I am analysing data from an egg survey. 我正在分析鸡蛋调查中的数据。 Data is available from different points in the North Sea, some stations are recorded double at different dates. 可以从北海的不同地点获得数据,某些站点在不同的日期被记录为两次。 The sea should be covered by 0.5 x 0.5 degree squares. 海面应覆盖0.5 x 0.5度的正方形。 I have two questions for which I couldn't find any solution yet: 我有两个问题,但我找不到任何解决方案:

  1. How do I replace the points with duplicated locations and different dates with a mean value? 如何用重复的位置替换点,并用平均值替换不同的日期? I know how to remove duplicates or how to replace them by max or min but couldn't find a way how to calculate a mean. 我知道如何删除重复项或如何用max或min代替它们,但是找不到找到平均值的方法。

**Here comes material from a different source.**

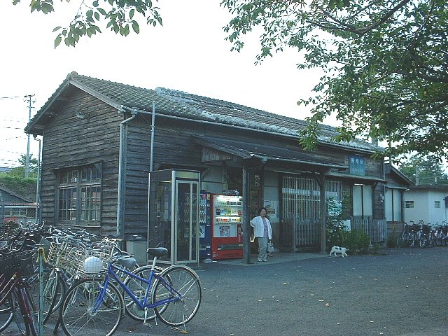 日豊本線 熊崎駅 2005年8月19日 Bakkai撮影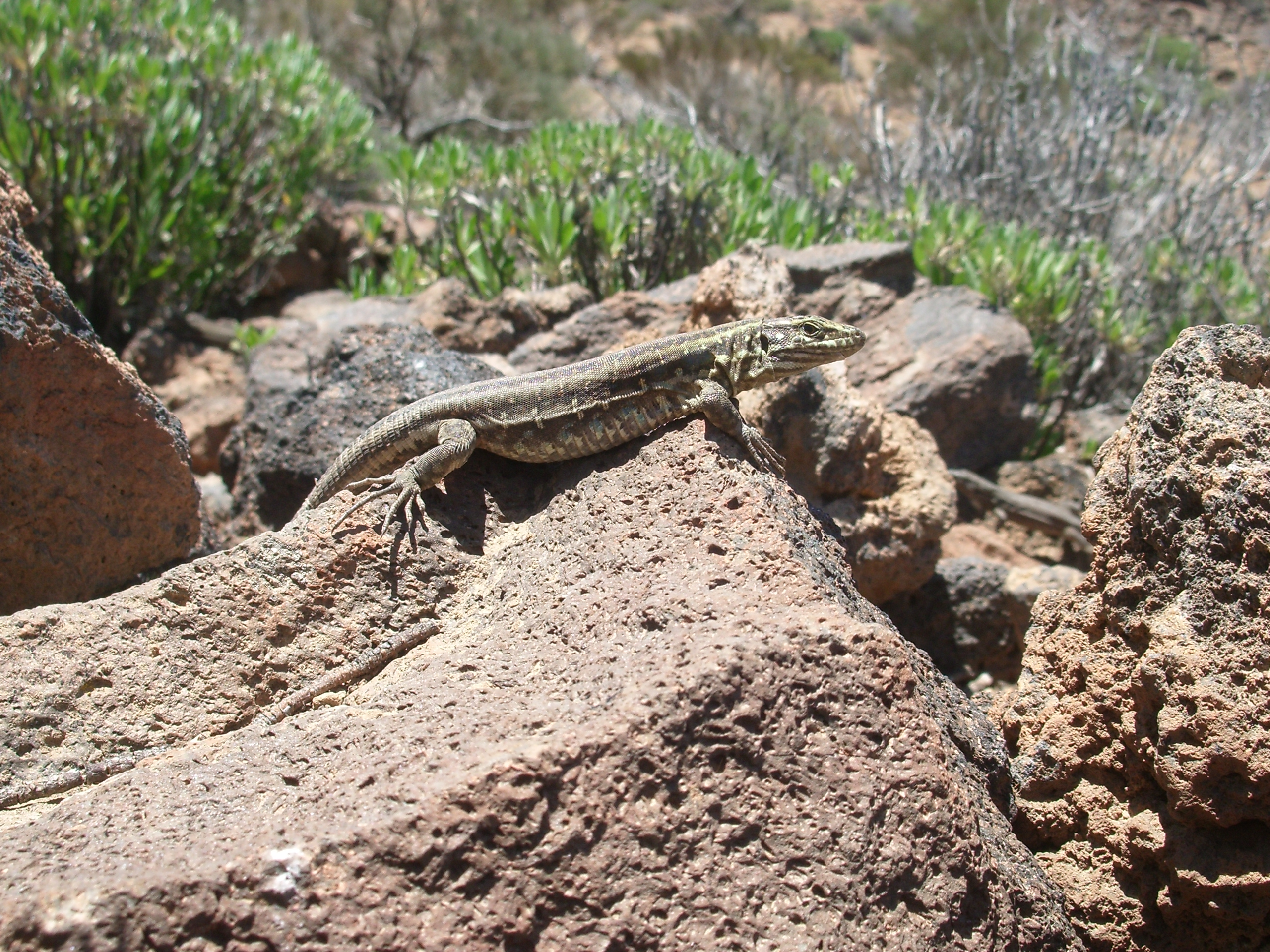 Juvenil de Gallotia galloti tomando el sol en el Parque Nacional del Teide

  2. How do I calculate interpolated values for the missing points, based on neighbouring cells. 如何根据相邻像元计算缺失点的插值。 Interpolated values should be calculated as long and only if at least two recorded points are neighbouring. 仅当至少两个记录点相邻时,才应计算插值的长度。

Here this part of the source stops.